Although public authorities should have the freedom to decide how best to meet these requirements, we believe that an effective policy should cover the following areas:

  • a commitment to the principle of equal pay between women and men.
  • arrangements for reviewing pay, perhaps including formal pay reviews.
  • a commitment to act on the result of the review.

The third component is impact assessments. Public authorities will be required to assess the impact on men and women of any new legislation and policies, and these must be published.  This will help re-enforce gender equality considerations in areas of public sector work.

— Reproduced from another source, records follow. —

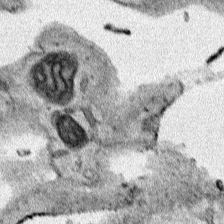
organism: Human
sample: Mitochondria in HCT116 cells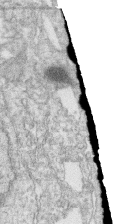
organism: Human
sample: HeLa cell HIV synapse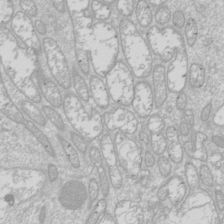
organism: Drosophila
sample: Cell division; meiosis; drosophila spermatocytes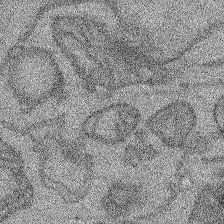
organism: Human
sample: HeLa cells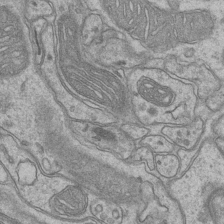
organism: Mouse
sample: CA1 Hippocampus

We need to be pragmatic.  In the consultation document we have outlined the areas to be covered when conducting a full gender impact assessment. There may be instances where a public authority is unsure as to whether a full gender impact assessment has to be conducted.  We have suggested that public authorities could subject these to an initial screening on the impact they will have on women and men. This should be a straightforward exercise using existing data and the results should be published.

In applying the gender duty, public authorities will be establishing a culture change by:

  • Consulting with their employees and stakeholders.
  • being open, transparent and be accountable in whatever they do.
  • demonstrating commitment to gender equality.


Our goal is greater equality between the sexes.  It makes good sense for business, the economy and last and by no means least - society.


I know that you will have questions, perhaps prompted by the EOC’s briefing note. I also hope that you will send in your views to Ian Shaw/Barbara Lindsay at the Women and Equality Unit by 12 January.